“Hey,” the man inquired “are you a Jew?”
“Guilty as charged,” Rossen smiled faintly and returned to his newspaper.
“You ashamed of it?” the man asked
“Didn’t have much choice,” Rossen shrugged and wondered if he should leap out at the next stop.
“Ya look Jewish,” the man sniffed.
“How depressing,” Rossen joked “you make it sound like the Innsmouth look.”
It had been a stressful day at work, and David Rossen, taking his thirty-minute bus shuffle back to his flat ready to choose between a MacDonald’s or a microwave dinner found he couldn’t sit exhausted in peace, for this stranger sitting across the aisle had introduced himself.

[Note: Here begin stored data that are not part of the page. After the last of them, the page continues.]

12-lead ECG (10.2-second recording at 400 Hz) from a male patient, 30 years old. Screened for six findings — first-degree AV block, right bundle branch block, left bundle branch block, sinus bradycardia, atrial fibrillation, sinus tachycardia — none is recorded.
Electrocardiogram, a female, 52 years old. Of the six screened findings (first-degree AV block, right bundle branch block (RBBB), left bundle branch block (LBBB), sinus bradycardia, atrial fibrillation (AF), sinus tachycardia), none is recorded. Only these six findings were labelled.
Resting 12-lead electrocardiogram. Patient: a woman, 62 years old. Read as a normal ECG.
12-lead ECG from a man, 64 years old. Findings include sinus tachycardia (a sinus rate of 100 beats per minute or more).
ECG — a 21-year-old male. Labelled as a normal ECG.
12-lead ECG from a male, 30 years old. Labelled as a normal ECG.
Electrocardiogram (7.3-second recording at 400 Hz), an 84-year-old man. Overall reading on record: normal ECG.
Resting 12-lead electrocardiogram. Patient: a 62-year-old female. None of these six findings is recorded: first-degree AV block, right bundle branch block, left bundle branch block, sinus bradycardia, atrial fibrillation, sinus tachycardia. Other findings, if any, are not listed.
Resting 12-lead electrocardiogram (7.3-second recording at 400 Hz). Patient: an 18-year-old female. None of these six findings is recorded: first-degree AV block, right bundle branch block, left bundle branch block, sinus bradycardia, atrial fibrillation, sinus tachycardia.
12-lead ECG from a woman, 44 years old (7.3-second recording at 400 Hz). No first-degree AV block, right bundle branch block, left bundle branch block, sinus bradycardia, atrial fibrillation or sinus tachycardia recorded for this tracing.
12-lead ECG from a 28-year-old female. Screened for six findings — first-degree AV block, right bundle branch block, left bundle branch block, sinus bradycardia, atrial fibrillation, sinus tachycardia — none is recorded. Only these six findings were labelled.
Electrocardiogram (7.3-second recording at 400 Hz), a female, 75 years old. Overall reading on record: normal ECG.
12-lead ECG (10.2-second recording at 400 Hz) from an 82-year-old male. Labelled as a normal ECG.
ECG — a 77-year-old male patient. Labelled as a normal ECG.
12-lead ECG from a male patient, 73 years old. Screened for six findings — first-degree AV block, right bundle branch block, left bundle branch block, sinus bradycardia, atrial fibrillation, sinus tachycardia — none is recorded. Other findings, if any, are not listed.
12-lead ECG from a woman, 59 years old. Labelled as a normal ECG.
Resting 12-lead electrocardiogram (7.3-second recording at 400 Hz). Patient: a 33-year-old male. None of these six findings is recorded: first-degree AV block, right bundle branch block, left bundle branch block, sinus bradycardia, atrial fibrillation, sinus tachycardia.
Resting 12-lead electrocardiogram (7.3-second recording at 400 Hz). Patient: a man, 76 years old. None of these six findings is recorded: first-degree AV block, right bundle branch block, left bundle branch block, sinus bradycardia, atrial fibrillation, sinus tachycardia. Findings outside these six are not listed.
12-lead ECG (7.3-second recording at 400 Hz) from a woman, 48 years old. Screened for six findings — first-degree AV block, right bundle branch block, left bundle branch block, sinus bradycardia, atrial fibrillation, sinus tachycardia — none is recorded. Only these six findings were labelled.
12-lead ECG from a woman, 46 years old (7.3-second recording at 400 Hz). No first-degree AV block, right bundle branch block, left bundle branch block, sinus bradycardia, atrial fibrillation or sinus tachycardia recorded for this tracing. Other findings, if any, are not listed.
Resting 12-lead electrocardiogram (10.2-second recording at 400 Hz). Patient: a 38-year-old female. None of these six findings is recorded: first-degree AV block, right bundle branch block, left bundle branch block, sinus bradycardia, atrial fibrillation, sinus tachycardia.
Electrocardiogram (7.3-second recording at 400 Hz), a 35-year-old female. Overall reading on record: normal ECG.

Bald, with crater-like skin, a flatten nose and a big protruding belly on his thin frame, this guy could play an ogre in a fantasy movie, all you had to do was paint his skin green.
“You killed Jesus!” the man spat.
“Gosh,” Rossen yawned “did I? That happened, oh goodness two thousand years ago, which is an accomplishment given that I hadn’t been born then.”
“What I meant was your lot killed Jesus!”
Rossen had actually read the New Testament from cover to cover and recalled the passage where, upon the cross the Son of God called out “Father please forgive them for they know not what they do.” And hadn’t the Romans help snuff out J.C.? But nobody gave the present-day Italians grief for that.
And yet this man looked familiar. Not that Rossen would dare frequent the places this guy hung out, but hadn’t he seen him before. Possibly TV? And all at once the mental archivist in Rossen’s brain dug out the proper titbit.
“Your family were on the news, weren’t they?” Rossen recalled, “Your grandad was a schoolmaster, abused plenty of kids. Only outed recently, right?”
The man squirmed uncomfortably.
“Last Wednesday,” Rossen went on “around 6:15, BBC News, Gerald Monks, abused thirteen schoolgirls, you were on TV, defending him, weren’t you?”
“What they were saying about him was utter slander, completely untrue!”
“You really should register as a sex offender,” Rossen laughed “sins of the fathers and all that.”
“You wot? He died before I was born!”
The man’s knuckles tightened, looking almost ready to get physical. But mercifully the bus came to a stop and Rossen without missing a beat, leapt from his seat and onto the pavement in a few seconds. The troll man didn’t attempt to follow him.
Oh look, right in front of him was a KFC, which was probably as good as he was going to get this night.